James Altucher often writes about the one percent improvement. It's a simple idea. Whatever it is that you're doing, try to do it one percent better the next day. And the next. And the next. Theoretically, this will make you twice as good as you are today in just seventy days. But clearly, it gets harder and harder to keep improving by one percent each day as we get better.

But that's alright. We might end up becoming twice as good in a year, or two years, instead of seventy days. But that isn't the point. To me, it is about two things.

One, it helps build a habit. Admittedly, it is easier to do one percent better each day in the early days. But achieving that keeps you coming back until it becomes a part of your daily routine. Any professional will tell you that the only way to get better is to practice everyday. Also, any Premier League manager will tell you that he is focusing on winning one game at a time and not thinking about winning the season from the word go. Because it is easier to look at the next obstacle and knock it down, to get in the stride and to form a habit. This is better than being overwhelmed by the loftiness of the goal and giving up before even starting.

The second, and more important thing is that it sets the balance between the short term and the long term. One percent is such a small increment that there is likely only one way of doing it, one that doesn't involve cutting corners. It doesn't involve burning down the forest or overexploiting the available resources because they are needed again the next day and the next and the next.

We learn to do things sustainably.

Just like you don't work yourself out hoarse at the gym today such that you need three days to recover, because you need to hit the gym again tomorrow, you will not over-stretch yourself on any given day. But you will constantly do a little better, one percent better, every single day.

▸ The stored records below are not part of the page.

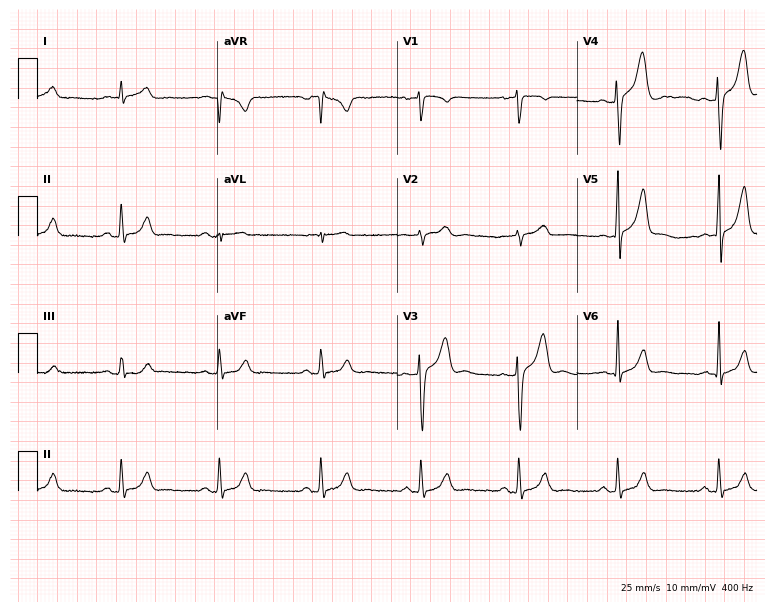
Resting 12-lead electrocardiogram. Patient: a 38-year-old man. Read as a normal ECG.
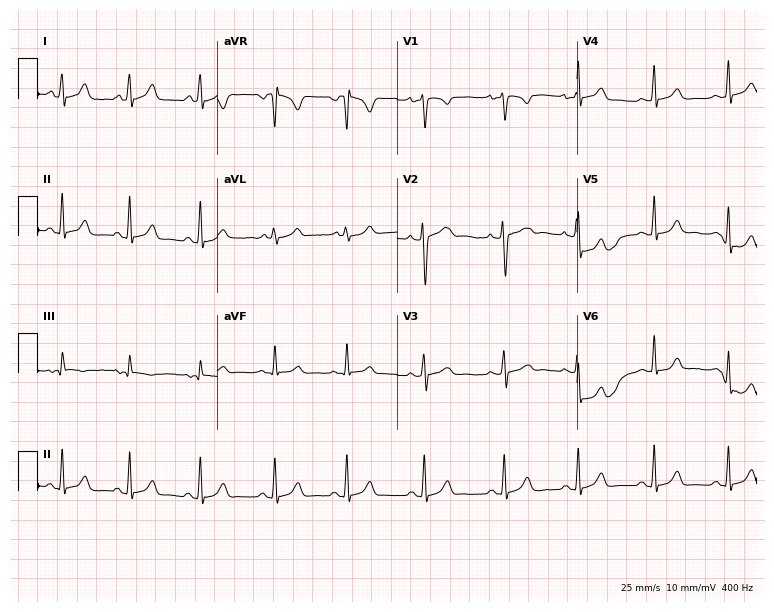
12-lead ECG from a female patient, 21 years old. Screened for six findings — first-degree AV block, right bundle branch block, left bundle branch block, sinus bradycardia, atrial fibrillation, sinus tachycardia — none is recorded.
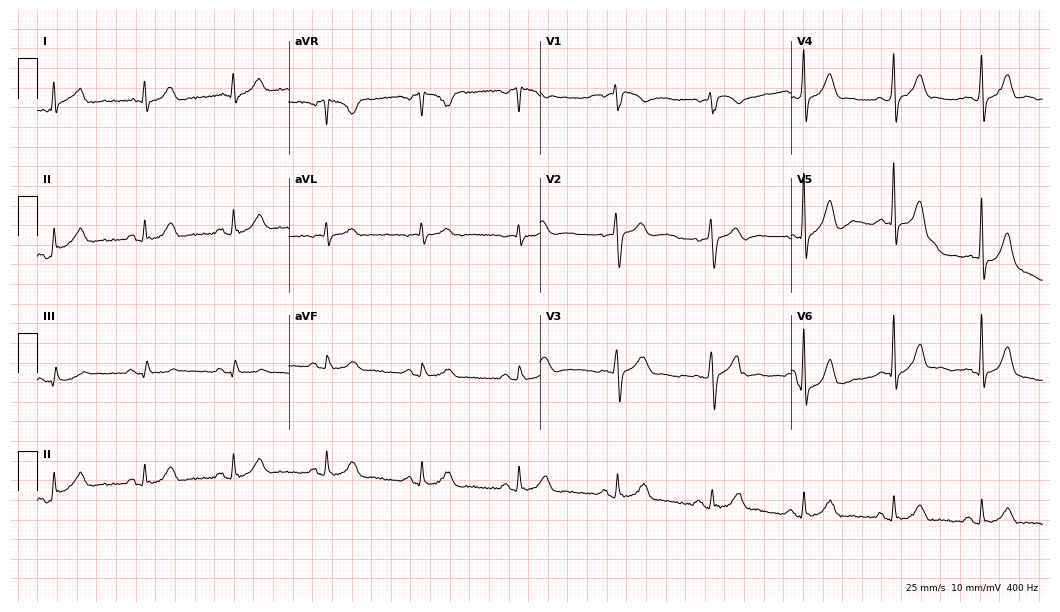
Standard 12-lead ECG recorded from a male, 42 years old (10.2-second recording at 400 Hz). Read as a normal ECG.
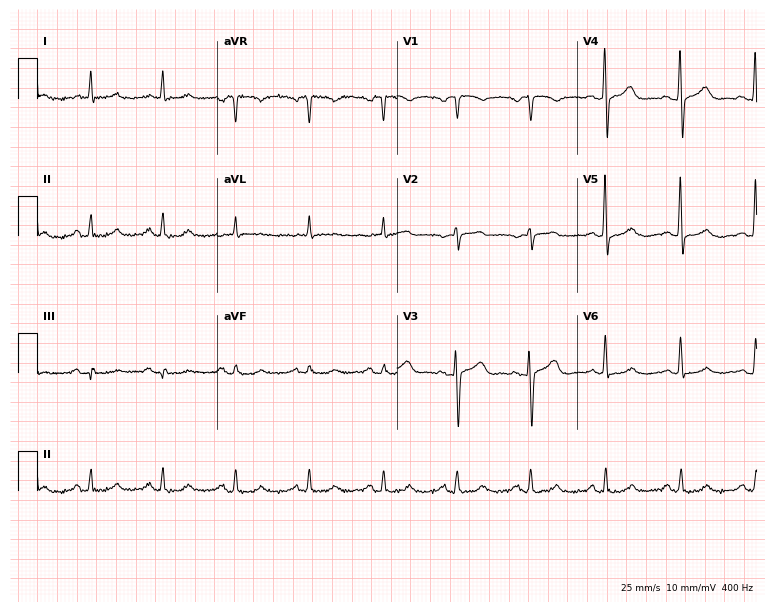
Electrocardiogram (7.3-second recording at 400 Hz), a male patient, 83 years old. Of the six screened findings (first-degree AV block, right bundle branch block, left bundle branch block, sinus bradycardia, atrial fibrillation, sinus tachycardia), none is recorded. Findings outside these six are not listed.
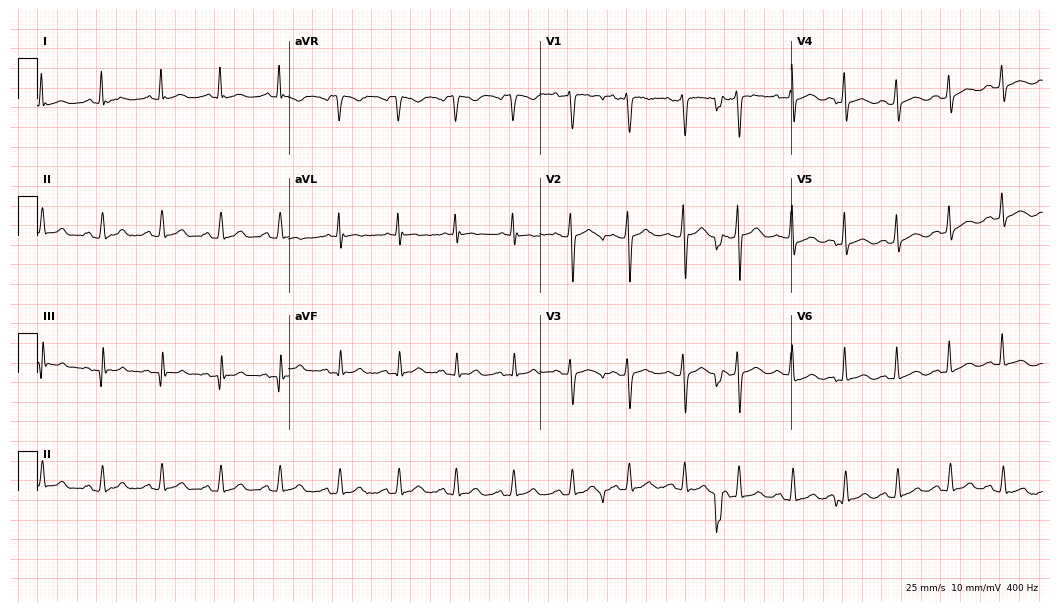
Standard 12-lead ECG recorded from a woman, 19 years old. The tracing shows sinus tachycardia (a sinus rate of 100 beats per minute or more).
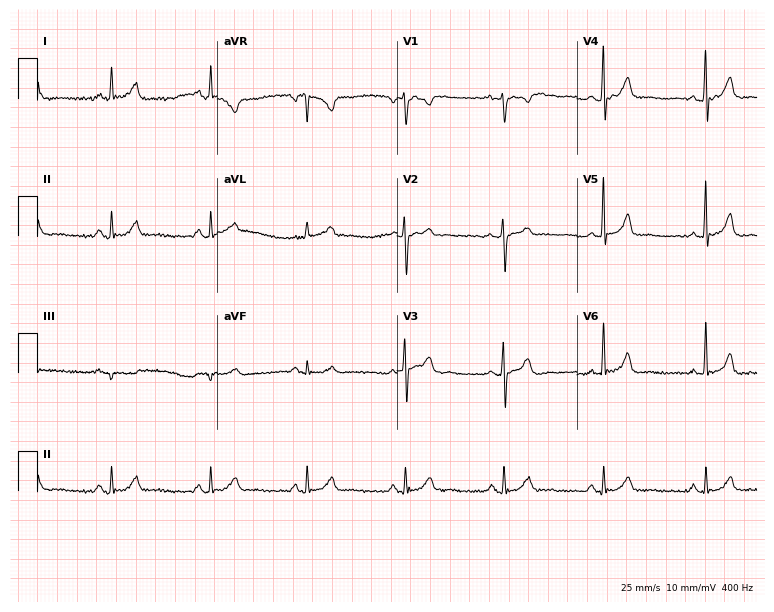
Resting 12-lead electrocardiogram. Patient: a 52-year-old female. None of these six findings is recorded: first-degree AV block, right bundle branch block, left bundle branch block, sinus bradycardia, atrial fibrillation, sinus tachycardia.
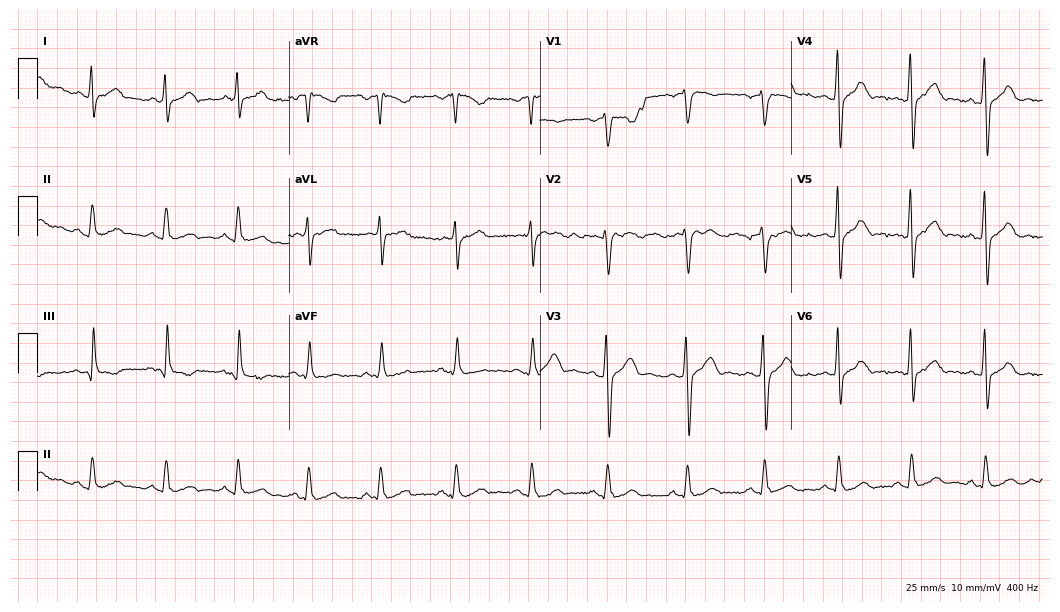
12-lead ECG (10.2-second recording at 400 Hz) from a 29-year-old male. Screened for six findings — first-degree AV block, right bundle branch block, left bundle branch block, sinus bradycardia, atrial fibrillation, sinus tachycardia — none is recorded.
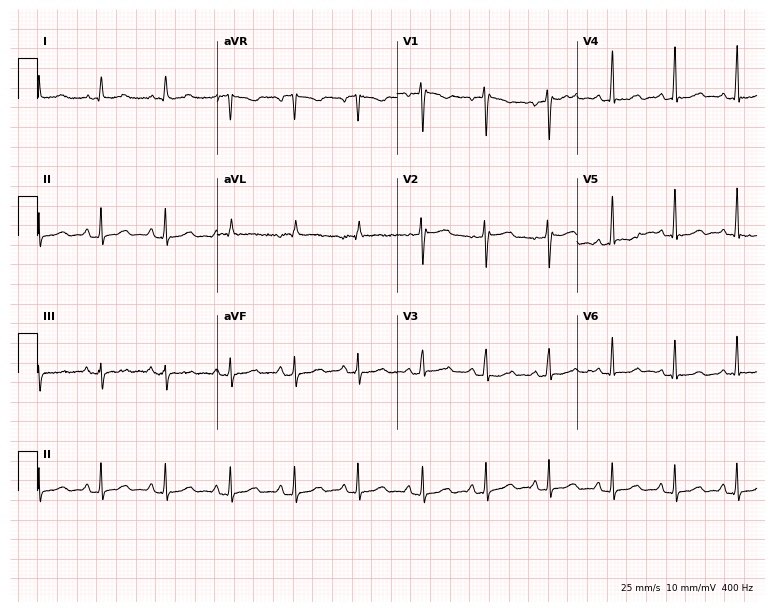
12-lead ECG from a woman, 40 years old. Labelled as a normal ECG.

And yet, we constantly yield to short term (artificial?) pressures and make decisions that have a negative pay off in the long run. Be it on the road while jumping a signal or in business in spamming a customer. The one percent improvement removes the thinking that anything goes for a quick win in the short term.

After all, the long run is just the addition of all the short runs. It makes more sense to aim for a one percent improvement in each short run, one at a time.